CPR and AED awareness week: Public access defibrillation and heart-safe communities

What better time than national CPR and AED Awareness Week to look at your community and ask “How heart-safe are we?”

• Are your schools, public buildings, swimming pools, and sports fields equipped with automated external defibrillators?

• Does your community require large and mid-size buildings where employees, members, or customers gather to have AEDs and an emergency response plan?

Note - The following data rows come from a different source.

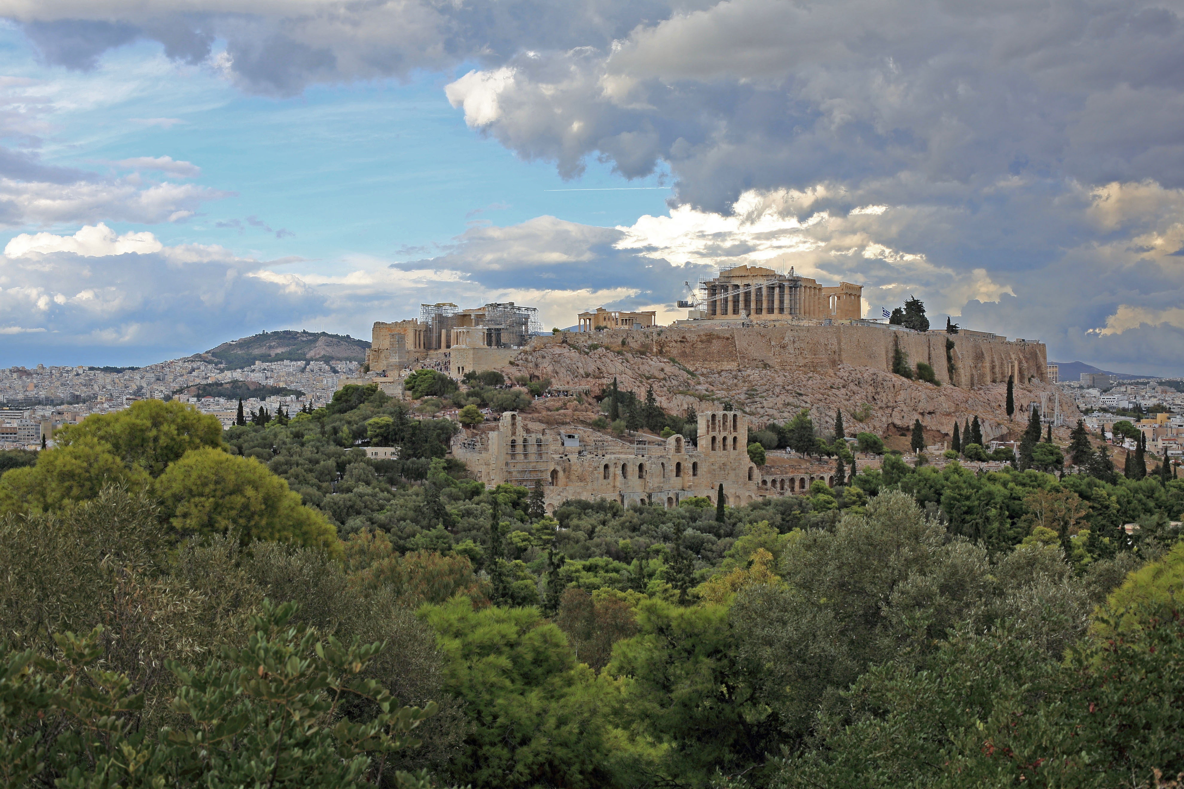 Acropole z pahorku Filopáppou.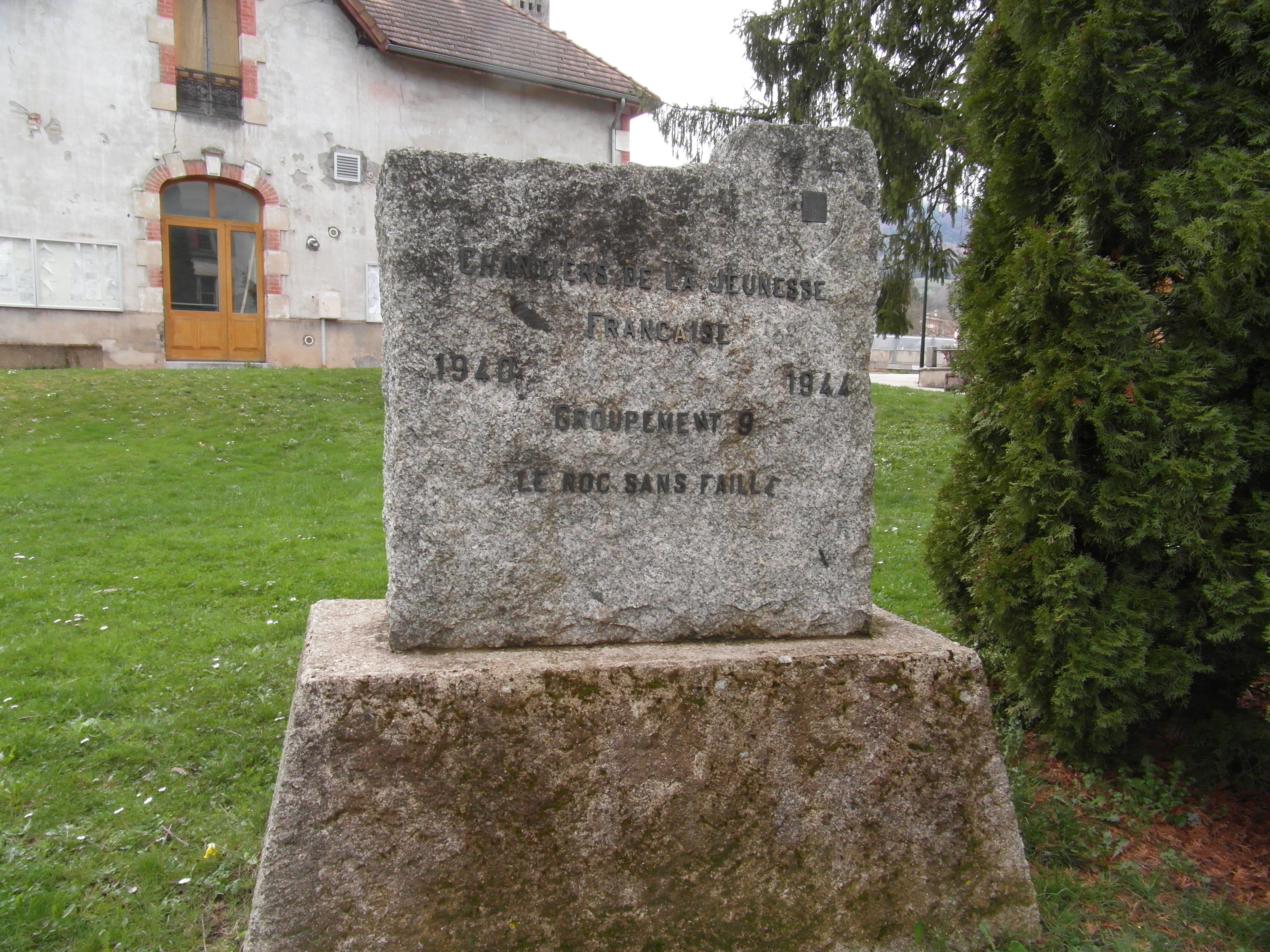 Monument de chantier de jeunesse de Monestier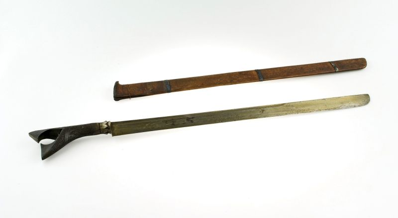 Zwaard. Zwaard met hoornen greep en houten schede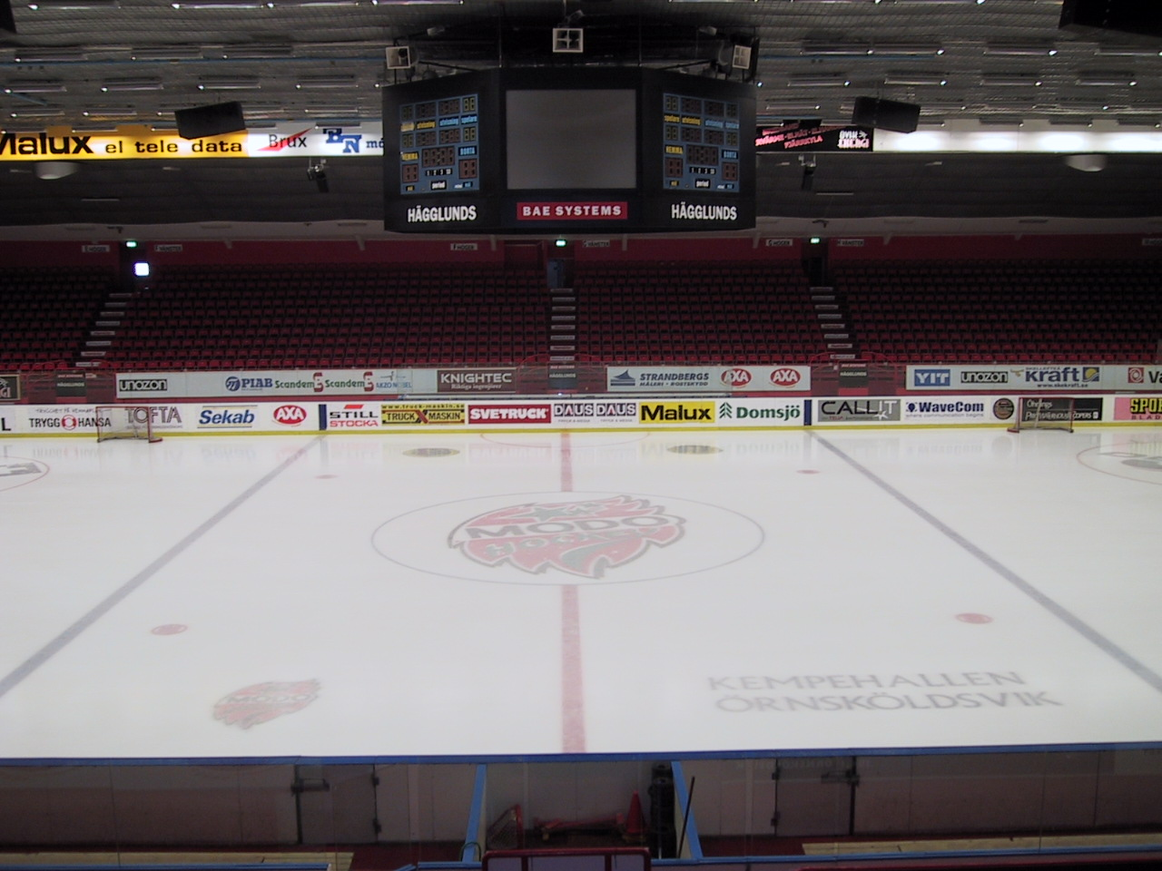 Kempehallen in Örnsköldsvik, Sweden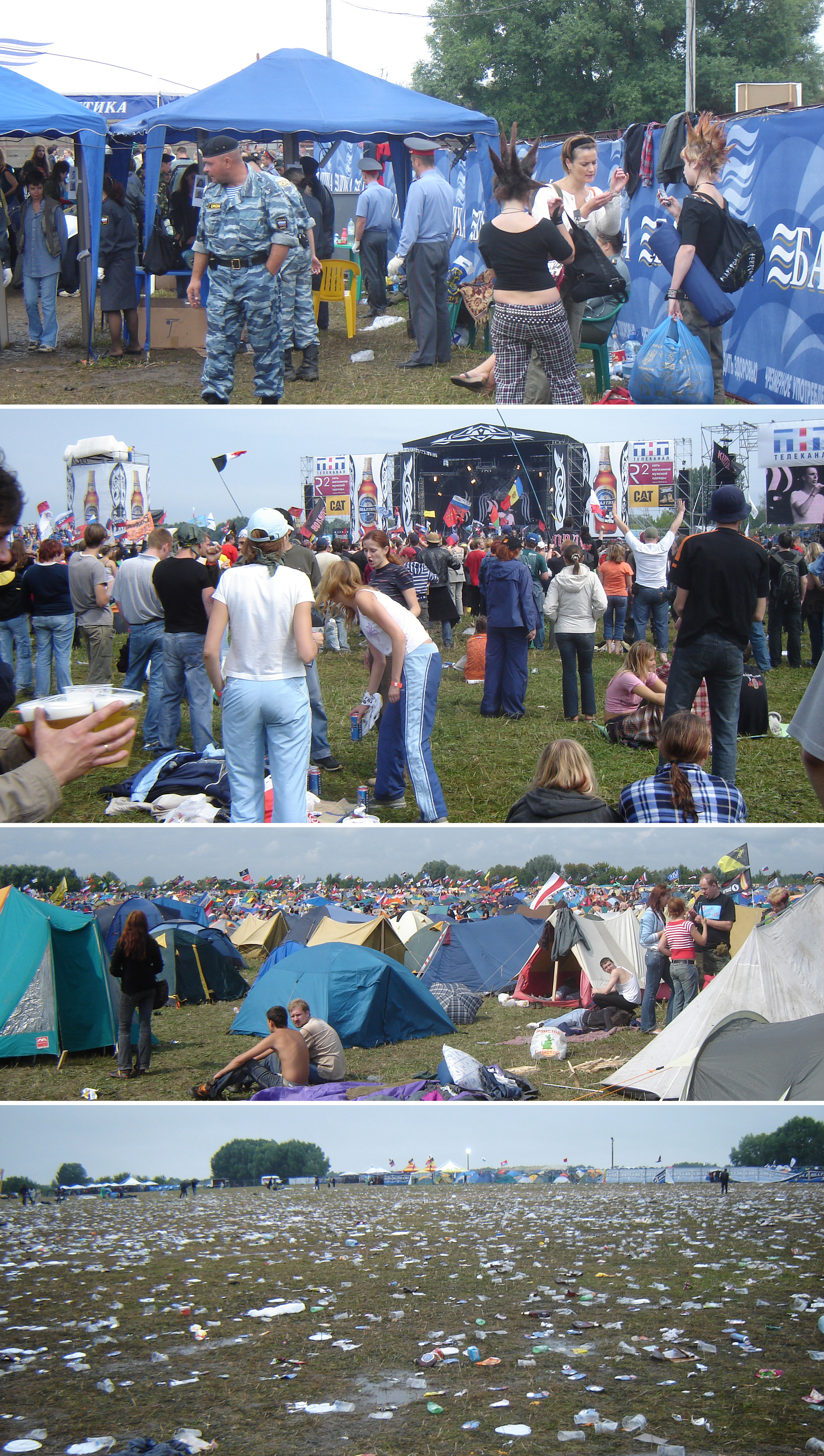 Рок-фестиваль «Нашествие». 2006 г., Рязань, озеро Ореховое. Автор фото и коллажа: Андрей Миронов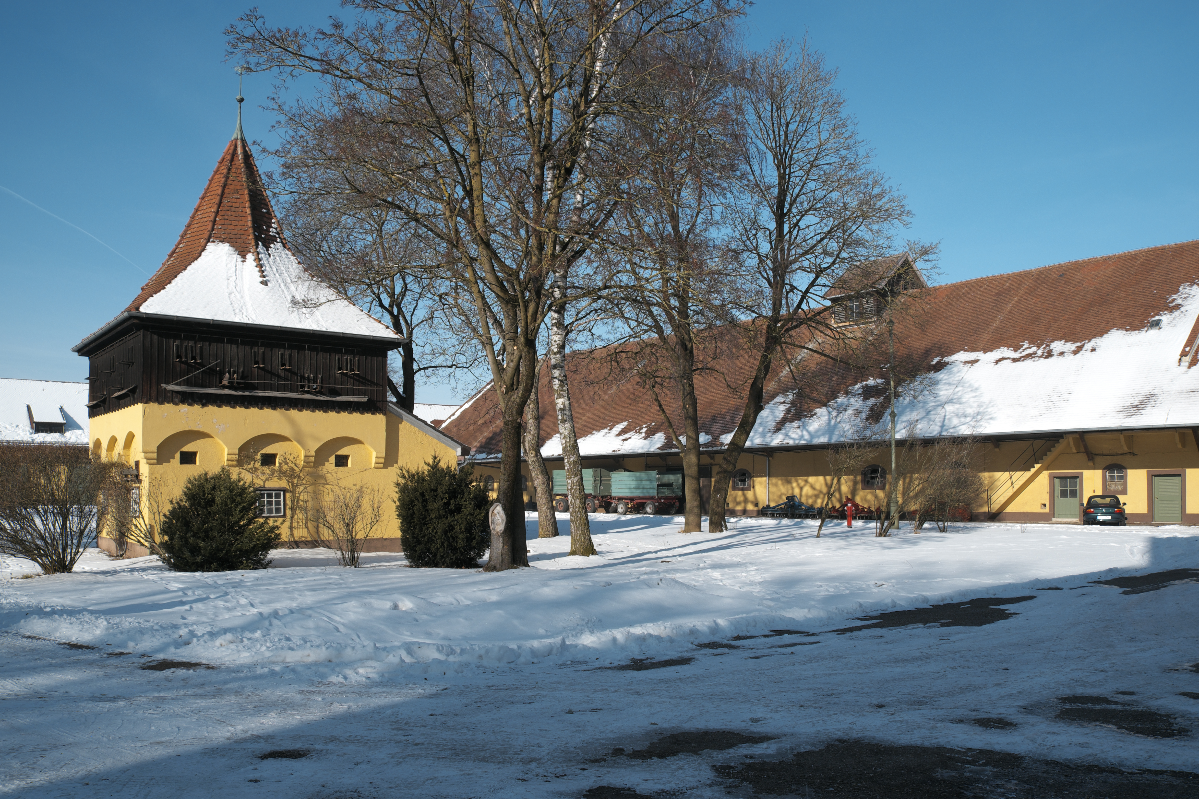 Gutshof der ehemaligen Kreis-Heil- und Pflegeanstalt, heute Isar-Amper-Klinikum München-Ost, in Haar im Landkreis München (Bayern/Deutschland)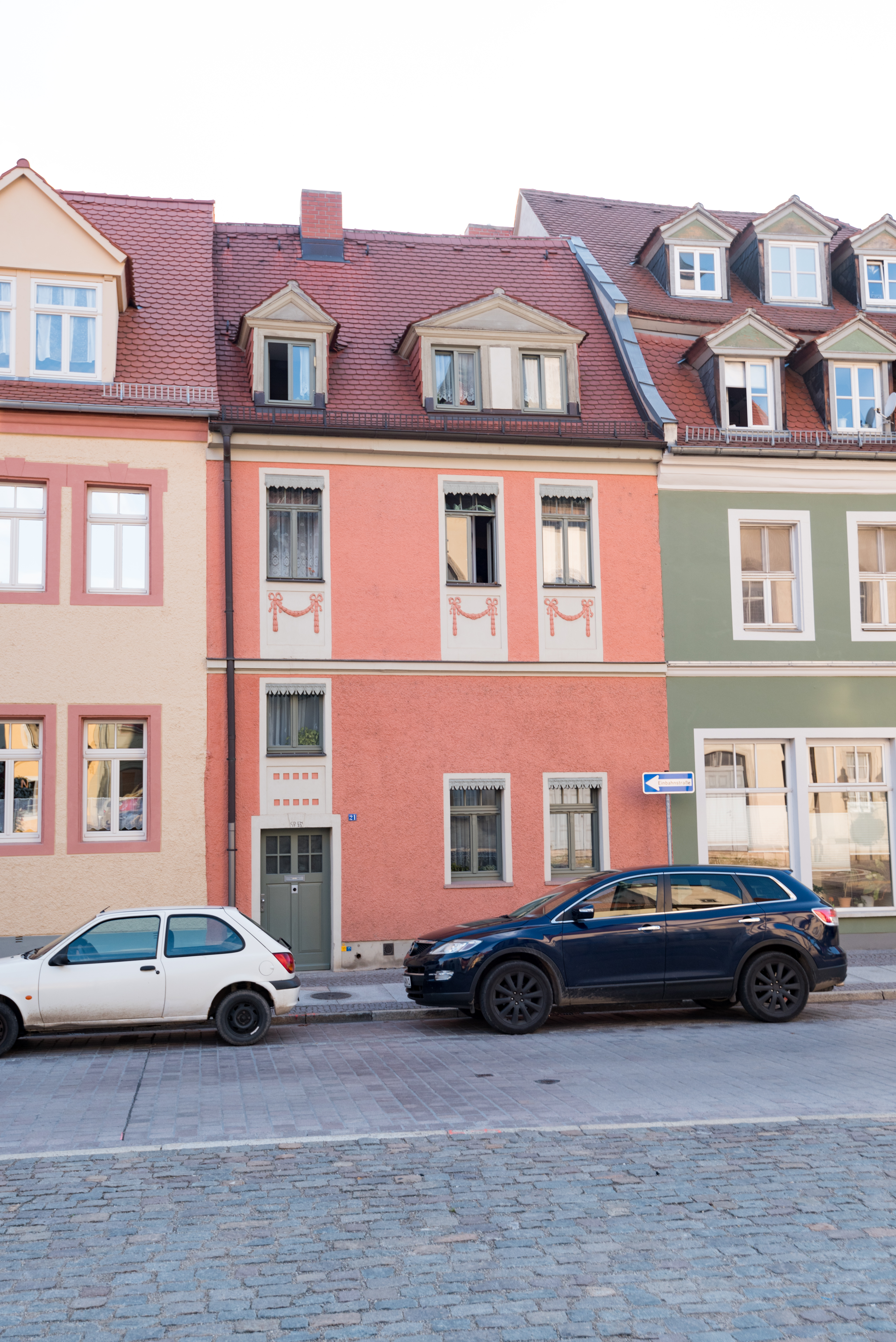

• Are your police patrol vehicles, often the first to arrive when an emergency occurs, equipped with defibrillators?

• Are your community service groups and other organizations offering CPR and AED training for their members?

• Are the AEDs in your community registered with emergency services, so a 911 operator can tell someone who calls to report a cardiac emergency where the nearest AED can be found?

Model PAD Programs

For several years, San Diego’s Project Heart Beat has served as a national model for public access defibrillation (PAD) programs in the U.S. Their goal has been to make AEDs accessible throughout their community. San Diego was one of the first cities to realize that AEDs are needed to address sudden cardiac arrest incidents in high-rise buildings because urban traffic and busy elevators can delay the arrival of paramedics.

States like Maine and Connecticut support public access defibrillation by establishing Heart Safe certification programs for communities. Typically, a Heart Safe community will have developed a chain of survival that includes 911 and emergency response systems, AED availability, citizens with CPR and AED certification, and ambulance programs that provide early advanced life support.

What you can do

Defibrillation within three minutes lifts the chance of survival from sudden cardiac arrest to 70 percent. If someone in your family collapsed at the local shopping mall, soccer field, or in front of the post office, could you get an AED to them that quickly?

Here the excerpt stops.